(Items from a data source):

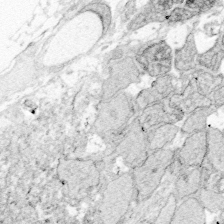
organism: Zebrafish
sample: Whole-Brain
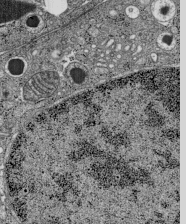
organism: C57BL Mouse
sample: Pancreatic islet
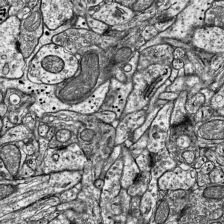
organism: Mouse
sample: Visual Cortex
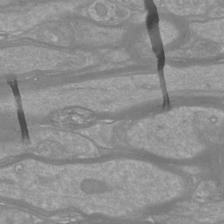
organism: Mouse
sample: Cortical neurons
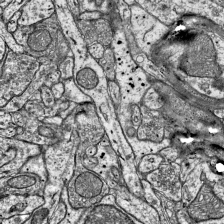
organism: Mouse
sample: Visual Cortex
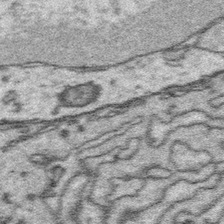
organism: Platynereis dumerilii
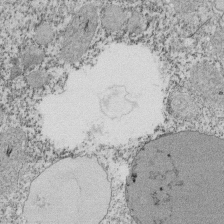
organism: Tetrahymena
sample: Cilia in tetrahymena
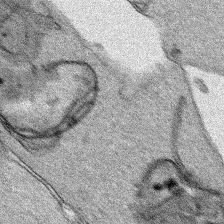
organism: Human
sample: Mitochondria in HCT116 cells
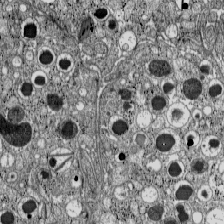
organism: C57BL Mouse
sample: Pancreatic islet
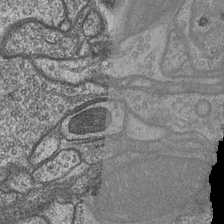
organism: Drosophila
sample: Optic medulla
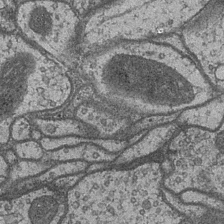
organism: Drosophila
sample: Optic medulla
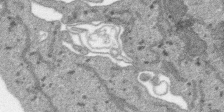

(DESCRIPTION OF THE TASK):
Leave out the pictures and copy exactly the lines from the one with "sample: Whole-Brain" through the last line of the records above.

(COMPLETED TASK):
sample: Whole-Brain
organism: C57BL Mouse
sample: Pancreatic islet
organism: Mouse
sample: Visual Cortex
organism: Mouse
sample: Cortical neurons
organism: Mouse
sample: Visual Cortex
organism: Platynereis dumerilii
organism: Tetrahymena
sample: Cilia in tetrahymena
organism: Human
sample: Mitochondria in HCT116 cells
organism: C57BL Mouse
sample: Pancreatic islet
organism: Drosophila
sample: Optic medulla
organism: Drosophila
sample: Optic medulla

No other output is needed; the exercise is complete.